This page lists all functions that can be used inside OM Core rule bodies. A rule body is the right-hand side (RHS) expression of a rule — the formula that produces the cell value. The left-hand side (LHS) is the target address. For a full explanation of LHS, RHS, and rule body syntax, see Rule syntax.

Function names are case-insensitive in rules but are shown here in uppercase.

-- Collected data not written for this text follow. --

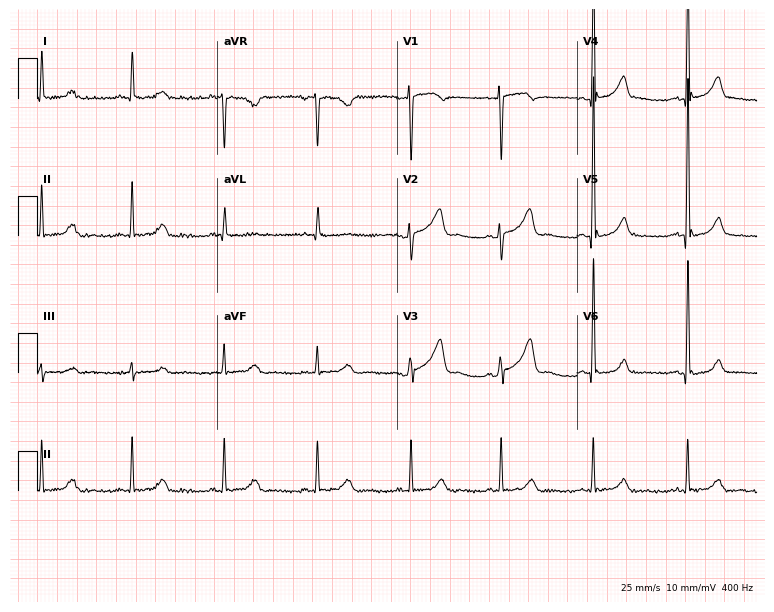
ECG (7.3-second recording at 400 Hz) — a woman, 55 years old. Screened for six findings — first-degree AV block, right bundle branch block (RBBB), left bundle branch block (LBBB), sinus bradycardia, atrial fibrillation (AF), sinus tachycardia — none is recorded.
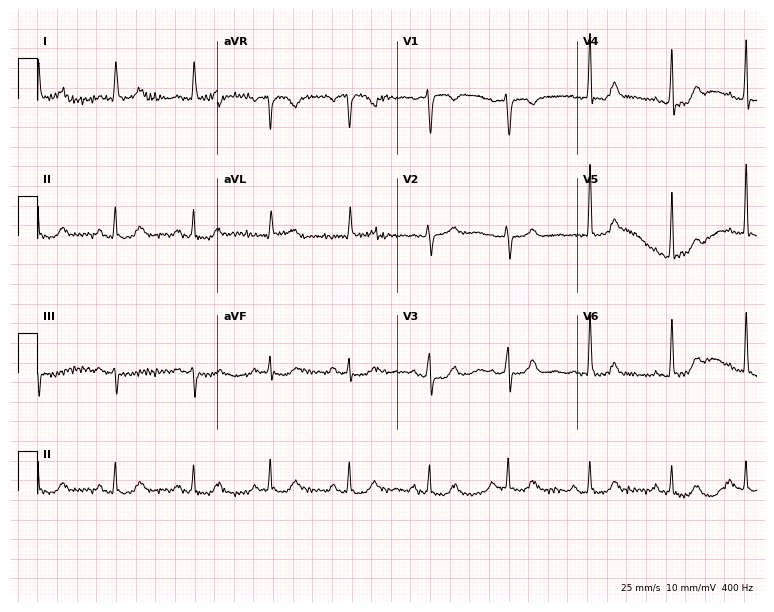
12-lead ECG from a female, 79 years old. No first-degree AV block, right bundle branch block (RBBB), left bundle branch block (LBBB), sinus bradycardia, atrial fibrillation (AF) or sinus tachycardia recorded for this tracing. Only these six findings were labelled.
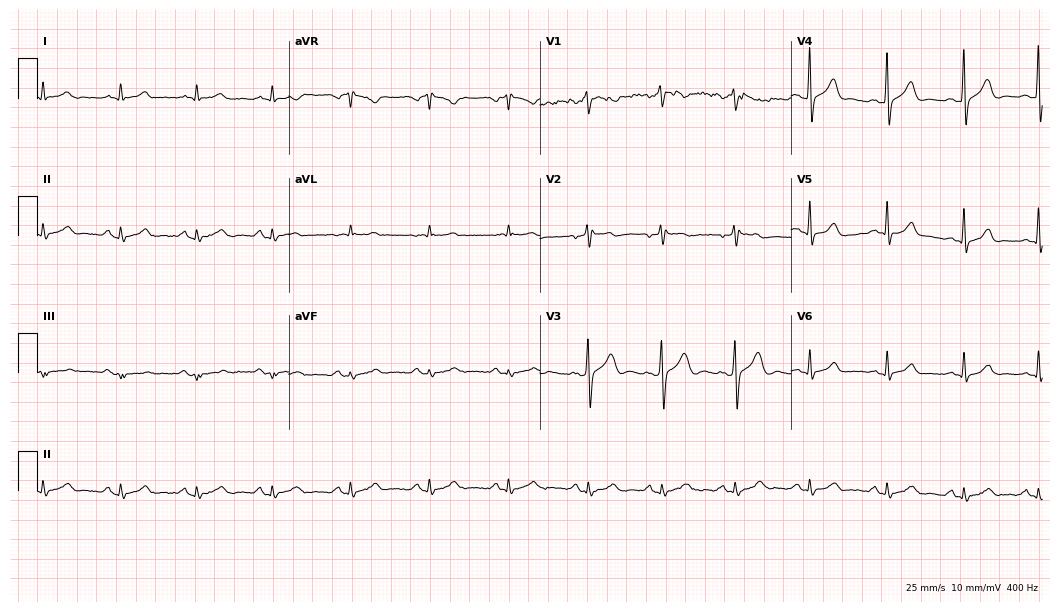
Resting 12-lead electrocardiogram (10.2-second recording at 400 Hz). Patient: a 43-year-old male. Read as a normal ECG.
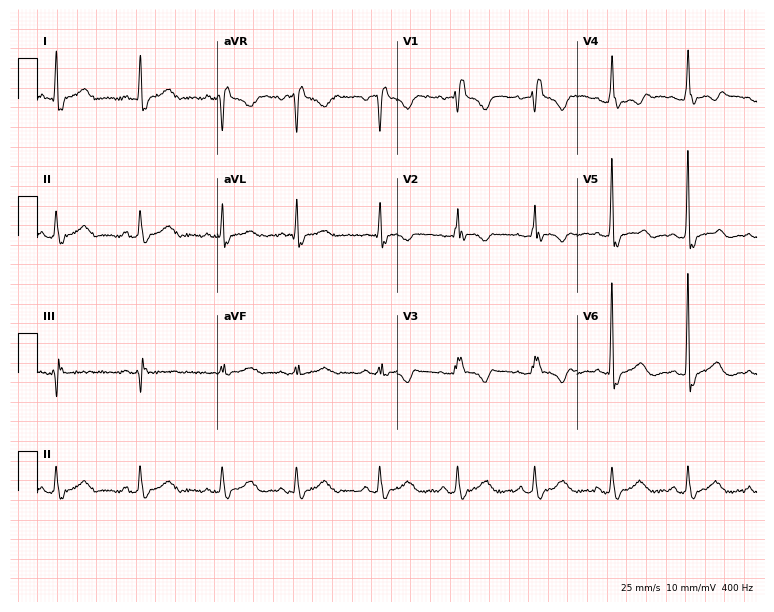
Resting 12-lead electrocardiogram. Patient: a woman, 60 years old. The tracing shows right bundle branch block.
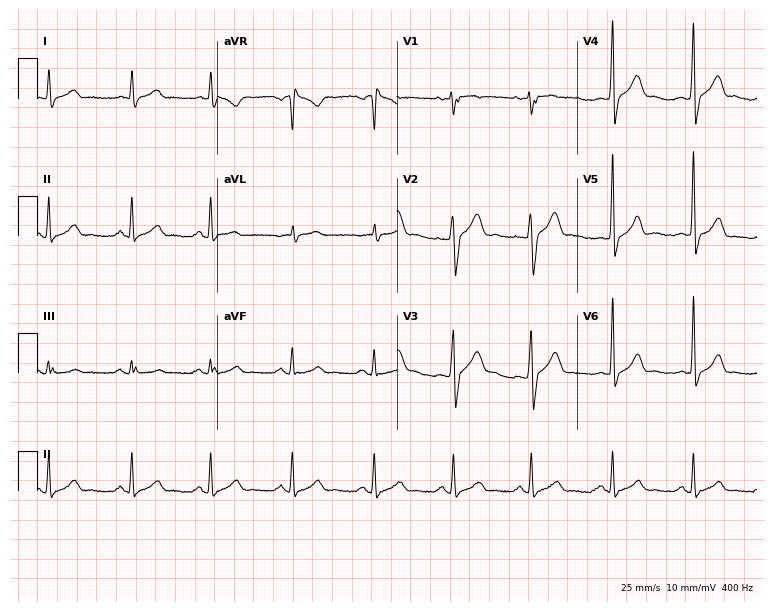
12-lead ECG from a 51-year-old male patient. Labelled as a normal ECG.
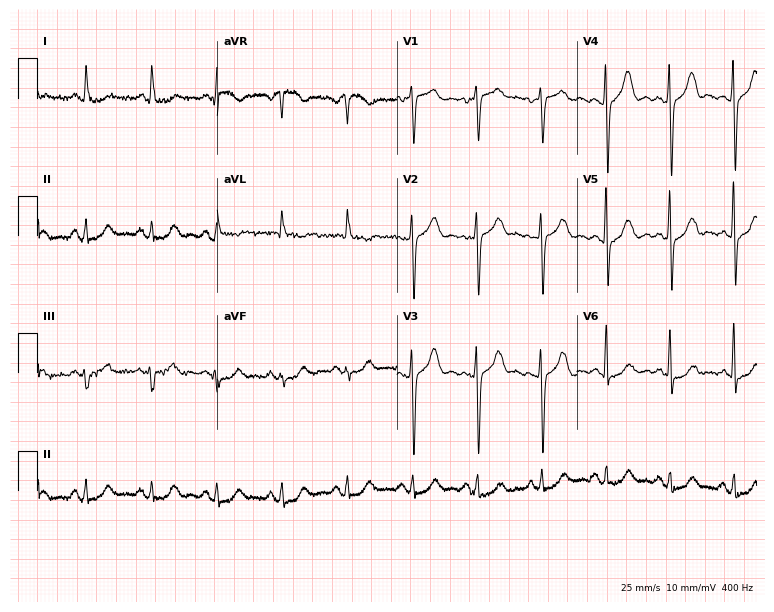
Resting 12-lead electrocardiogram (7.3-second recording at 400 Hz). Patient: a female, 75 years old. None of these six findings is recorded: first-degree AV block, right bundle branch block, left bundle branch block, sinus bradycardia, atrial fibrillation, sinus tachycardia. Findings outside these six are not listed.
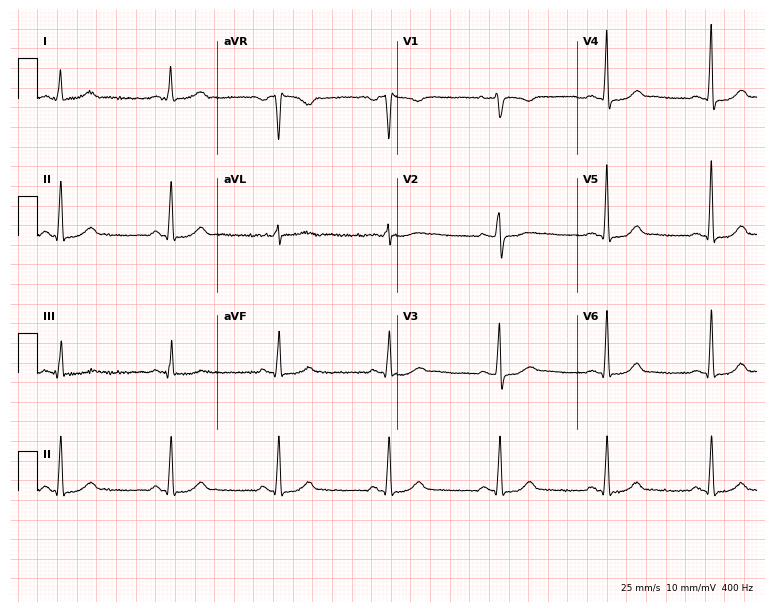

Conditional and logical functions

Function Arguments Behavior
IF IF(condition, then_value, else_value) Evaluates condition; returns then_value if truthy, otherwise else_value.
AND AND(value1, value2, ...) Returns 1 if all arguments are truthy/non-zero, otherwise 0. Errors propagate.
OR OR(value1, value2, ...) Returns 1 if any argument is truthy/non-zero, otherwise 0. Errors propagate.
NOT NOT(value) Returns 1 if value is zero or falsy, otherwise 0.
XOR XOR(value1, value2, ...) Returns 1 if an odd number of arguments are truthy/non-zero.
IFERROR IFERROR(value, fallback) Returns fallback if value is an error or raises during evaluation; otherwise returns value.
XLS_IF XLS_IF(condition, then_value, else_value) Excel-style conditional.
XLS_TRUE XLS_TRUE() Returns 1.
XLS_FALSE XLS_FALSE() Returns 0.

Aggregate functions

These functions accept either a single cube reference (e.g., SUM(Dim.Item)) or multiple evaluated values.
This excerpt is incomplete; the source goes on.